_DESCRIPTION OF THE TASK_
Using the data below, work out how many lines contain "cells", and report only that number.

(Data entries)
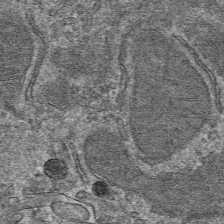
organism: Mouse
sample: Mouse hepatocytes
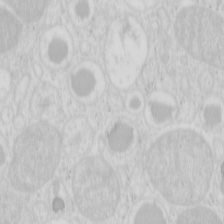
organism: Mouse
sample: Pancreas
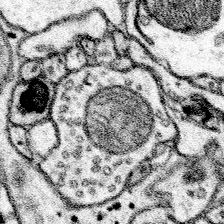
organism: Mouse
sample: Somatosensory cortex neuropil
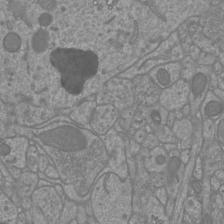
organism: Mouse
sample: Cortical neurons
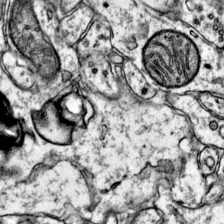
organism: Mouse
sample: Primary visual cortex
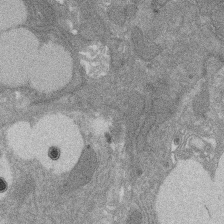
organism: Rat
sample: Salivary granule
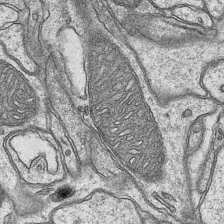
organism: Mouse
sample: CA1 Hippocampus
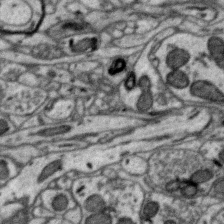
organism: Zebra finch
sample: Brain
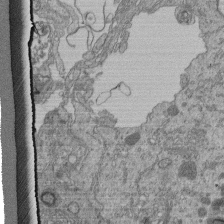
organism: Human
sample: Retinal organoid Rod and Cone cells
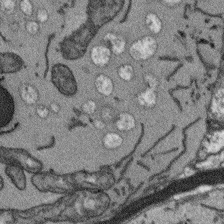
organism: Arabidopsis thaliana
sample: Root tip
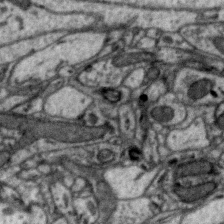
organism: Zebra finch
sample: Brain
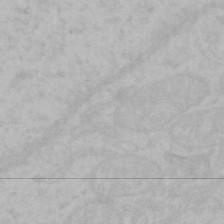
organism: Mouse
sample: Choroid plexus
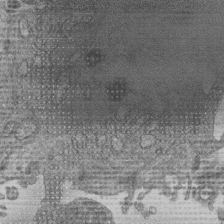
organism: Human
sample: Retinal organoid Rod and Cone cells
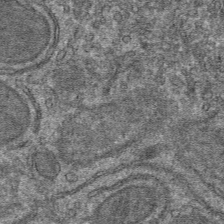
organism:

---

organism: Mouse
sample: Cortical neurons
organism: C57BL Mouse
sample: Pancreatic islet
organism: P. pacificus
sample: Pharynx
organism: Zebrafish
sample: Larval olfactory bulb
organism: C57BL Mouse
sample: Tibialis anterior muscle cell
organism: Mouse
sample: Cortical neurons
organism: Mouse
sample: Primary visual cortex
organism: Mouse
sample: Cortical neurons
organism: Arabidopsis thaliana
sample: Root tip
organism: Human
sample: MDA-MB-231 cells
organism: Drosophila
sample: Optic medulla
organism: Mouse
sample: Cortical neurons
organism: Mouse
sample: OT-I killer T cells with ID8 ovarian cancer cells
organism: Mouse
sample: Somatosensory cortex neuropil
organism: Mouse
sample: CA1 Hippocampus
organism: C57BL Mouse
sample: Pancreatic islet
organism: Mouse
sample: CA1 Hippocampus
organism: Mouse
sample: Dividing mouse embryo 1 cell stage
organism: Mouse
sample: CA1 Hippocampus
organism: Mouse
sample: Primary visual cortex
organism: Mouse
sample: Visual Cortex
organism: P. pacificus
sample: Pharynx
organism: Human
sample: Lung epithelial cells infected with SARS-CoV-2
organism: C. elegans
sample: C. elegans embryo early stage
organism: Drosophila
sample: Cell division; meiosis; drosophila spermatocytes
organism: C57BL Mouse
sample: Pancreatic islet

_SOLUTION TO THE PROBLEM_
5